* [Work order] Transcribe all of the data exactly. Images stay out.

(Stored entries)
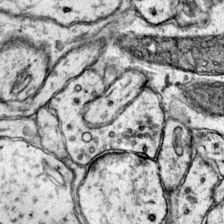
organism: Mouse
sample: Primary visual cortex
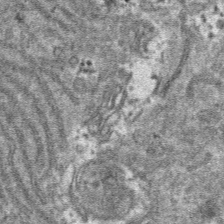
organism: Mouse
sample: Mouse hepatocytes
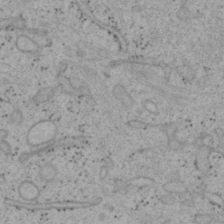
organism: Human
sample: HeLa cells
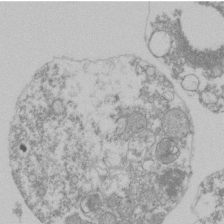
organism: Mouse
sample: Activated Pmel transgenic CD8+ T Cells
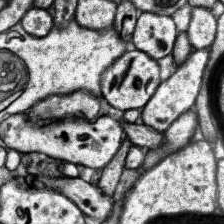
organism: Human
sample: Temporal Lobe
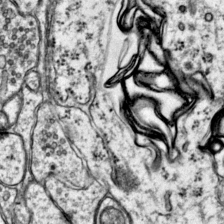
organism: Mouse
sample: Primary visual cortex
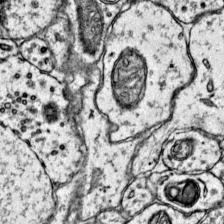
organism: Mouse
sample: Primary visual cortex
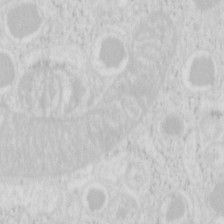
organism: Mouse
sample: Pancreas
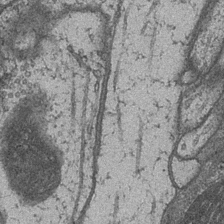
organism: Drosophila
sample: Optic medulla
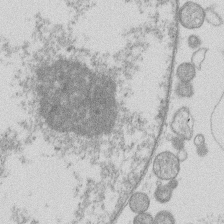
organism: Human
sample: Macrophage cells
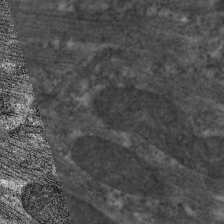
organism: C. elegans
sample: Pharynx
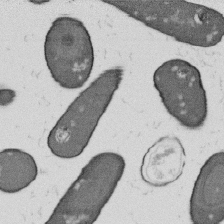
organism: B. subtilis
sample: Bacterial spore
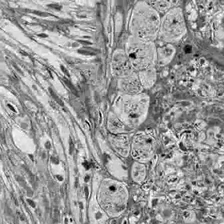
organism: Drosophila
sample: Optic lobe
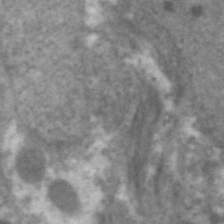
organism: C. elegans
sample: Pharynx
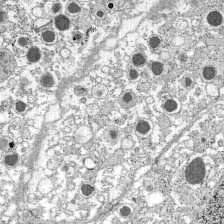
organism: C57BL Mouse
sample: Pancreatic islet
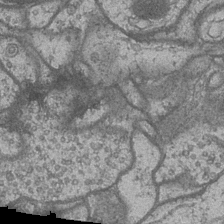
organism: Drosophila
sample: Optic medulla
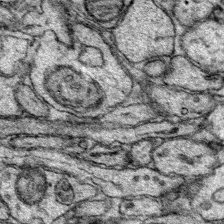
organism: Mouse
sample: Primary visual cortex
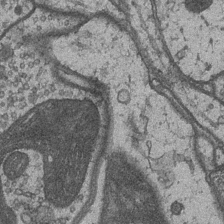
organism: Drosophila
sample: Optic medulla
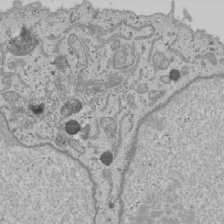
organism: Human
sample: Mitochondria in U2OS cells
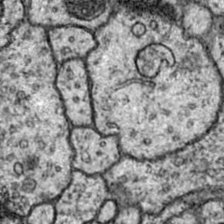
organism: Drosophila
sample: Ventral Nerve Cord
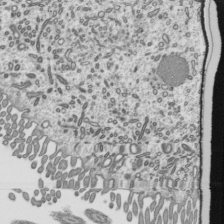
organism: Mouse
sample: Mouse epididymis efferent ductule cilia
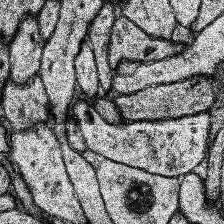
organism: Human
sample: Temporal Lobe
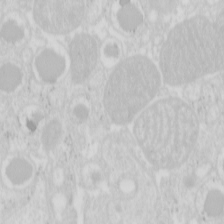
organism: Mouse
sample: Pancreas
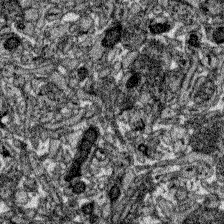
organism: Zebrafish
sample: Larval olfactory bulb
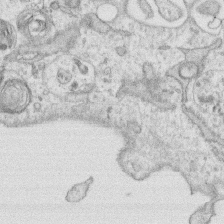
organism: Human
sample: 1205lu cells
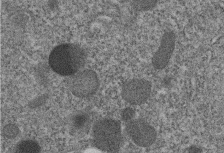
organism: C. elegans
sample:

* [Written answer]
organism: Mouse
sample: Primary visual cortex
organism: Mouse
sample: Mouse hepatocytes
organism: Human
sample: HeLa cells
organism: Mouse
sample: Activated Pmel transgenic CD8+ T Cells
organism: Human
sample: Temporal Lobe
organism: Mouse
sample: Primary visual cortex
organism: Mouse
sample: Primary visual cortex
organism: Mouse
sample: Pancreas
organism: Drosophila
sample: Optic medulla
organism: Human
sample: Macrophage cells
organism: C. elegans
sample: Pharynx
organism: B. subtilis
sample: Bacterial spore
organism: Drosophila
sample: Optic lobe
organism: C. elegans
sample: Pharynx
organism: C57BL Mouse
sample: Pancreatic islet
organism: Drosophila
sample: Optic medulla
organism: Mouse
sample: Primary visual cortex
organism: Drosophila
sample: Optic medulla
organism: Human
sample: Mitochondria in U2OS cells
organism: Drosophila
sample: Ventral Nerve Cord
organism: Mouse
sample: Mouse epididymis efferent ductule cilia
organism: Human
sample: Temporal Lobe
organism: Mouse
sample: Pancreas
organism: Zebrafish
sample: Larval olfactory bulb
organism: Human
sample: 1205lu cells
organism: C. elegans
sample:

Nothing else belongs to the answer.